In the Many-Worlds Interpretation of the Mach-Zehnder Interferometer experiment, one interprets the universe as splitting into two, with photons traveling in different directions in each universe.
Not so. What happens is that the photon wavefunction after passing through a half-silvered mirror has two peaks, one transmitted, one reflected. When an observer interacts with the photon, the superposition property spreads to the observer who enters a superposition of states, one seeing a transmitted photon, the other seeing a reflected photon. Each part of the observer superposition is orthogonal to the other, cannot interact with it, and hence cannot perceive it. From the observer's point of view, it is as if the universe split into two separate worlds, with each possible outcome happening in one of the worlds.
The 'as if' is important.
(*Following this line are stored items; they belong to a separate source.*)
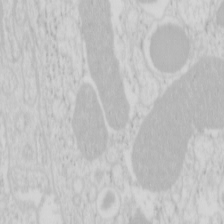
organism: Mouse
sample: Pancreas
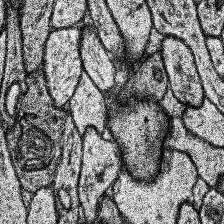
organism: Human
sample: Temporal Lobe
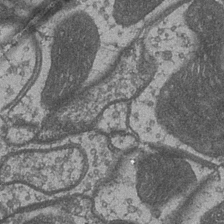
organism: Drosophila
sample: Optic medulla
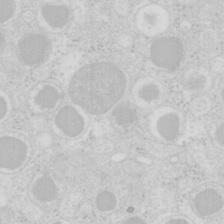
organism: Mouse
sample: Pancreas
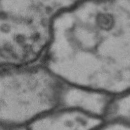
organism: Drosophila
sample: Brain
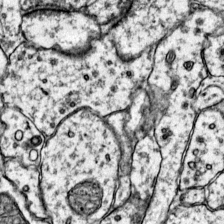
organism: Mouse
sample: Primary visual cortex
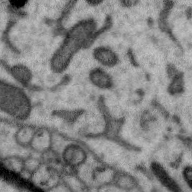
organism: Zebra finch
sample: Brain
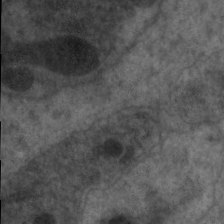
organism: C. elegans
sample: Pharynx
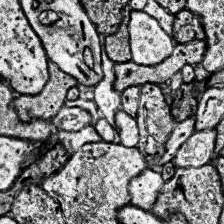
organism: Human
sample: Temporal Lobe
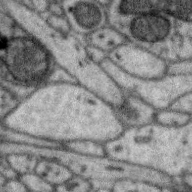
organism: Zebra finch
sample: Brain
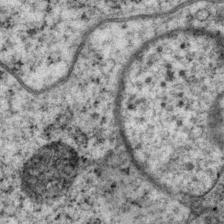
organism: P. pacificus
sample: Pharynx
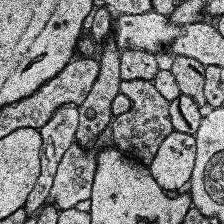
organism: Human
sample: Temporal Lobe
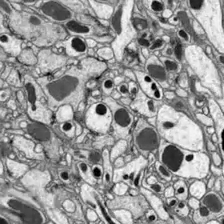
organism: Drosophila
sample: Optic lobe
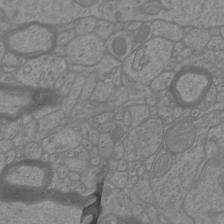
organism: Mouse
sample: Cortical neurons

It's a pop-science way of explaining why we see a classical world where only one thing happens, selected at random, when quantum mechanics (without wavefunction collapse) predicts that both outcomes do, in superposition.
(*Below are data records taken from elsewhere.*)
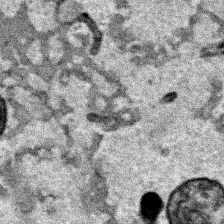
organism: Human
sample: Mitochondria in HCT116 cells
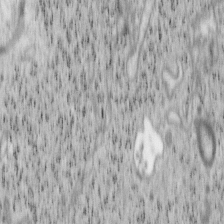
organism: Human
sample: HeLa cells
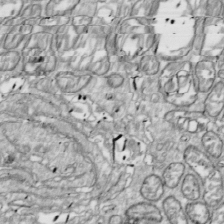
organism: Drosophila
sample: Cell division; meiosis; drosophila spermatocytes
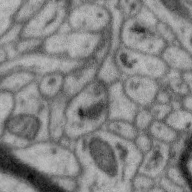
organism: Zebra finch
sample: Brain
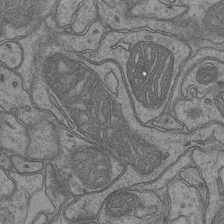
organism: Mouse
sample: CA1 Hippocampus
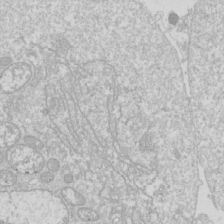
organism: Drosophila
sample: Cell division; meiosis; drosophila spermatocytes

However, how can a single photon traveling in one direction or another have such a significant impact?
Because of what's called the 'butterfly effect'. Chaotic dynamics in fluid flow has a property of sensitive dependence on initial conditions. Any tiny perturbation gets magnified exponentially with time. It is said that the flap of a butterfly's wings in Brazil can set off a tornado in Texas.
It's then simply a matter of imagining how the weather could affect human affairs - maybe Charles Babbage died young in storm when a tree fell on him, the world followed a different path, all the other people thinking about it died in similar weather incidents, and eventually you were the first to survive. (Although whether you would/could have existed in a world without Babbage is another question.)
While the Many-Worlds Interpretation of quantum physics implies the existence of a multiverse, but my query is: what ensures that every physically feasible outcome materializes within one of the parallel universes?
It depends how you interpret "physically feasible". In a trivial sense, every physically feasible outcome must happen because that's what 'physically feasible' means. The collapse-free evolution of the wavefunction is deterministic. There is only one possible outcome. That outcome is what happens. The only thing allowed to happen by the laws of physics is what does happen. (It's sometimes called the Gell-Mann Totalitarian Principle: "Everything not forbidden is compulsory.")
But if instead you mean "conceivable", then we have to consider the possibility that we can conceive of things that are physically impossible. The initial state of the universe is unknown. All the possibilities that diverged into 'other universes' before we started observing are unknown. Our understanding of what is possible is approximate, and almost certainly wrong.
So while it seems very likely that all the usual 'alternative histories' we typically imagine are possible - if it's just a matter of the weather, or which sperm won the race, or some similar 'random' event - physics offers no guarantee.